On the subject of looks, the X Terrain makes no apology for not being subtle. In fact, one could say it is probably one of the most eye-catching Utes out there. Its heavily re-designed front and angry headlights indicate a Ute hell-bent on being noticed. It is also much slipperier than before, with a slimmer and more aerodynamic body. Plus, a plethora of visual additives like front and rear under body spoilers, roof rails, roller tonneau cover and an aero sports bar completes this ensemble to great effect.

Inside, you can tell Isuzu have worked overtime to bring the D-Max onto that premium plain. Sharing much of the fascia and switchgear with its BT-50 counterpart at Mazda, there are lashings of leather trim atop the dashboard and just about all the durable materials feel high quality. Despite this, there is still a rugged ambience about the interior of the D-Max.

Standard kit is very generous with the D-Max X Terrain. The goodies include Apple CarPlay/Android Auto, Adaptive Cruise Control, Dual Zone Climate Control, Heated Leather Seats, Keyless-Entry with Push Button Start, LED daytime running lights and a 9-inch Infotainment System with Satellite Navigation. This is an easy system to use but doesn’t feel as premium as the piano black finish surrounding it.
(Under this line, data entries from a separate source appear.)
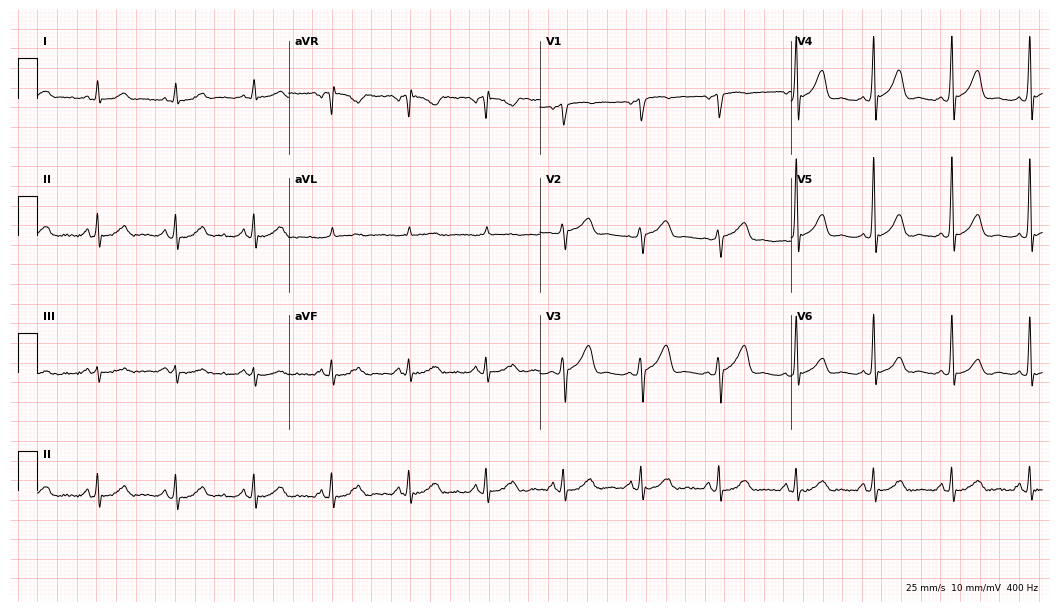
ECG (10.2-second recording at 400 Hz) — a 51-year-old man. Labelled as a normal ECG.
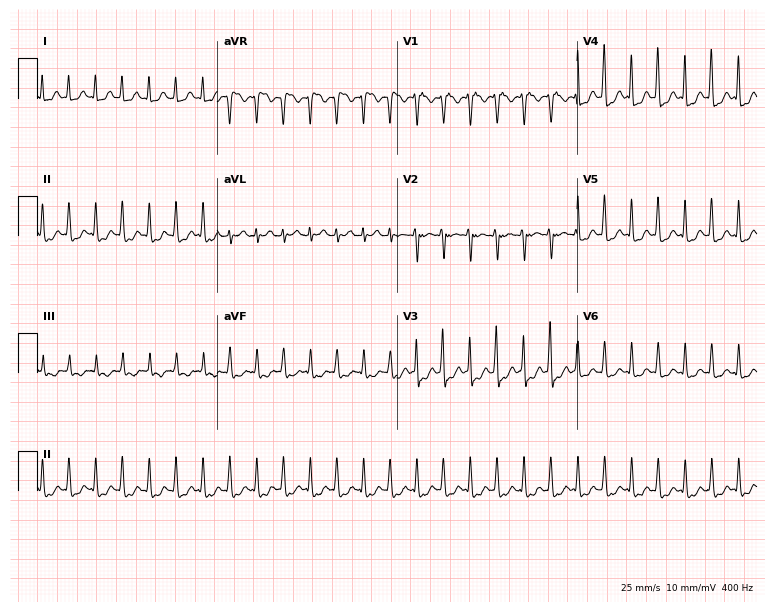
12-lead ECG from a female, 29 years old. Shows sinus tachycardia (a sinus rate of 100 beats per minute or more).
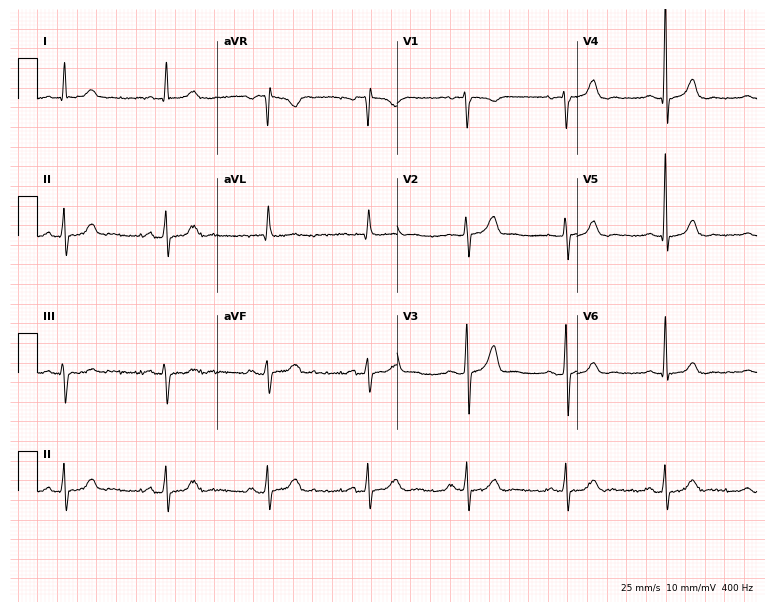
12-lead ECG from a man, 78 years old (7.3-second recording at 400 Hz). Recorded interpretation: within normal limits.

In terms of safety, standard across the D-Max range is Isuzu’s Intelligent Driver Assistance System. This includes a barrage of safety kit including Adaptive Cruise Control with stop and go traffic functionality, Autonomous Emergency Braking, Blind Spot Monitoring, Lane Departure Prevention and eight Airbags. You also get Rain Sensing Wipers, Auto High Beam Headlights, Reversing Camera, Parking Sensors, Rear Cross Traffic Alert and Blind Spot Monitoring. The D-Max was also the first Ute to be tested against the revised ANCAP safety standards, earning a five-star safety rating.

Moving off and those 450Nm make themselves known straight away. The delivery of torque feels very meaty and immediate from as low as 1000rpm. From there, that turbo diesel six pot pulls incredibly strongly and despite running out of puff close to 4000rpm, keeping it in the rev band between 1000rpm and 3500rpm provides some impressive performance.
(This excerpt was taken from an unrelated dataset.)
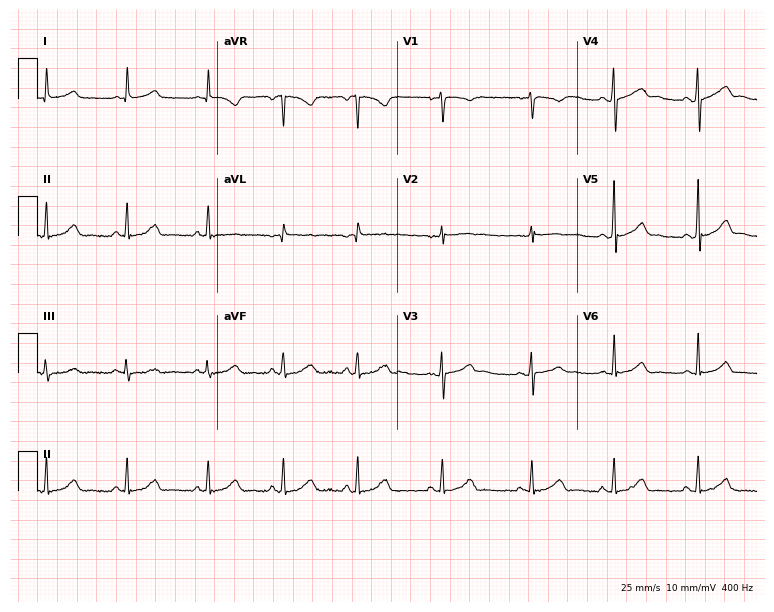
Standard 12-lead ECG recorded from a 21-year-old female patient (7.3-second recording at 400 Hz). None of these six findings is recorded: first-degree AV block, right bundle branch block, left bundle branch block, sinus bradycardia, atrial fibrillation, sinus tachycardia. Other findings, if any, are not listed.
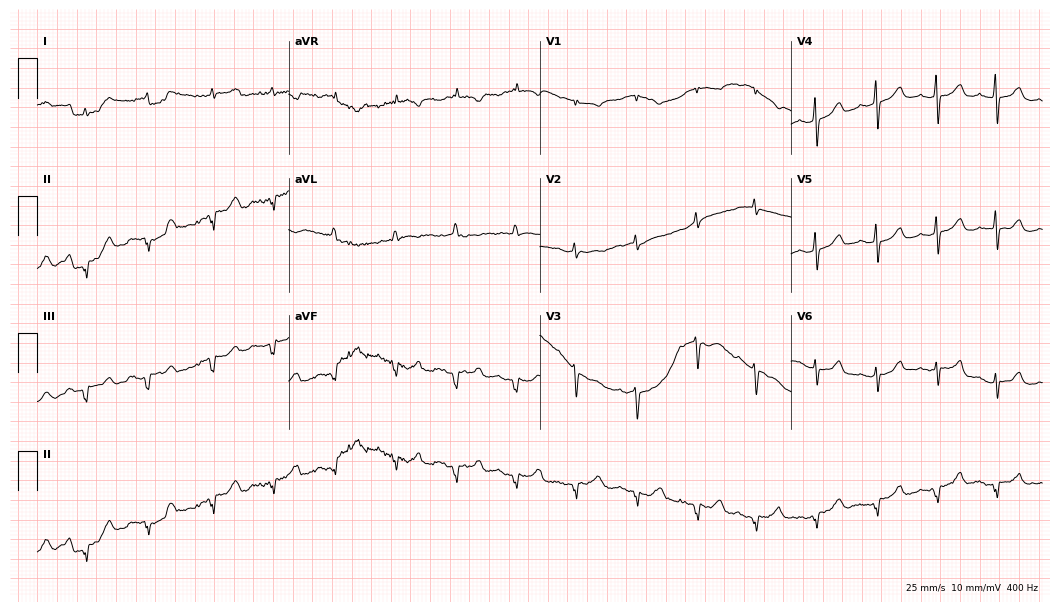
Electrocardiogram (10.2-second recording at 400 Hz), a 68-year-old female patient. Of the six screened findings (first-degree AV block, right bundle branch block (RBBB), left bundle branch block (LBBB), sinus bradycardia, atrial fibrillation (AF), sinus tachycardia), none is recorded.

This performance is also one of refinement. There are no rough patches or the feeling of a tired engine struggling to get going, just seamless go. It is also relatively quiet compared. The six-speed box shifts well, with seamless shifts matching that seamless go. Seamlessly you might say.

Isuzu’s engineers also deserve a pat on the back when it comes to the D-Max’s on road manners. Redesigned front and rear suspension give you a comfortable ride. Some Utes have a tendency to bounce around like a spring lamb on caffeine, but the D-Max stays planted and stable. Thicker anti roll bars, double wishbones and new high mounted upper control arms means body roll is at the least, quite minimal.

While tarmac is all well and good, and a place where most D-Max owners will spend their time commuting, the call of the off-road jungle becomes too good to resist after a while. So, after pointing the nose of the D-Max towards the dirt and gravel of the trails running alongside the Waimakariri Riverbed, it was time to see if it can really rough it.

In short, it can. Flicking over to 4WD and the rough stuff is dealt with. The electromagnetic diff-lock provides you with constant traction as you motoring through the mud and dirt. Suspension travel has been increased by 30mm too. Also, the knowledge a good degree of underbody protection gives that extra confidence to climb every mountain and ford every stream.

Talking of streams, a redesigned engine air intake system means the D-Max can wade rivers up to 800mm in depth, sadly the river next to where I was driving was too deep and moving far too fast to test this claim. Whether crawling over uneven terrain in 4WD low or galivanting along a gravel road, the D-Max X Terrain is immensely good.

Despite the steep price, there is so much to like about the new Isuzu D-Max X Terrain. It is not only lightyears ahead of the generation which preceded it, but it also manages to be one of the most formidable Utes on sale today. Basically, the new D-Max has raised its game and if you are prepared to pay that premium for the X-Terrain, it should do everything you expect a Ute to do, and more. Within reason that is.